Rapid and Cost-Effective Prototyping of Lab-on-a-Chip Devices Using Maskless UV Exposure and 3D Printing supplementary data

The integration of 3D printing technologies into Lab-on-a-Chip (LOC) fabrication offers a transformative solution for low-cost, flexible, and rapid prototyping of microfluidic biosensing systems. This study presents a 3D UV printing-assisted fabrication strategy for LOC devices designed to detect cardiac troponin I (cTnI), a critical biomarker for myocardial infarction. By repurposing consumer-grade LCD-based 3D printer (Phrozen Sonic Mighty 8K), we enabled maskless UV exposure for biosensor electrode patterning, direct fabrication of microfluidic molds, and construction of complex chip substrates—all without the need for photomasks, UV aligners, or CNC micromachining equipment. Experimental comparisons were conducted between conventionally fabricated devices and 3D-assisted counterparts in terms of electrode fidelity, electrochemical response, channel quality, and surface properties.

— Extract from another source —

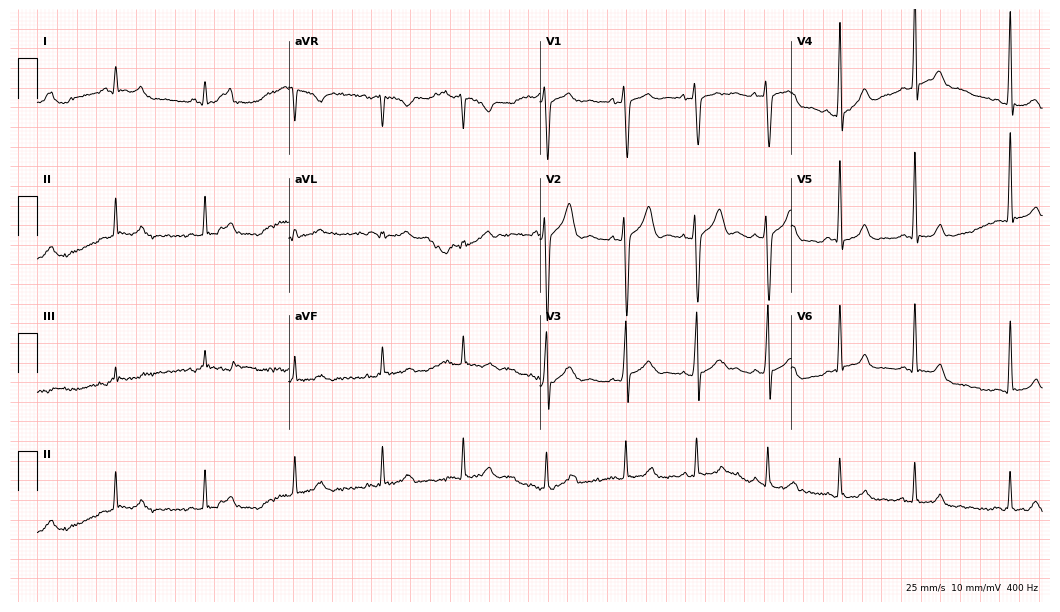
12-lead ECG (10.2-second recording at 400 Hz) from a male patient, 24 years old. Labelled as a normal ECG.

Cyclic voltammetry and differential pulse voltammetry (DPV) results revealed comparable performance between the two approaches, with the 3D-printed devices maintaining excellent linearity (R² > 0.99) in Randles–Ševčík analysis and achieving sensitive detection of cTnI across a concentration range of 0.1–100 pg/mL. Additionally, contact angle measurements, bonding force tests, and fluidic integrity assessments confirmed the reliability of 3D-printed PDMS channels and printed substrates. Cost analysis highlighted a >75% reduction in per-chip fabrication cost using the 3D print-assisted method compared to conventional protocols, without compromising device performance. These findings demonstrate that consumer-level 3D UV printing offers a practical and scalable pathway for rapid LOC prototyping, especially suited for academic research, point-of-care development, and disease-specific diagnostics such as cardiovascular monitoring.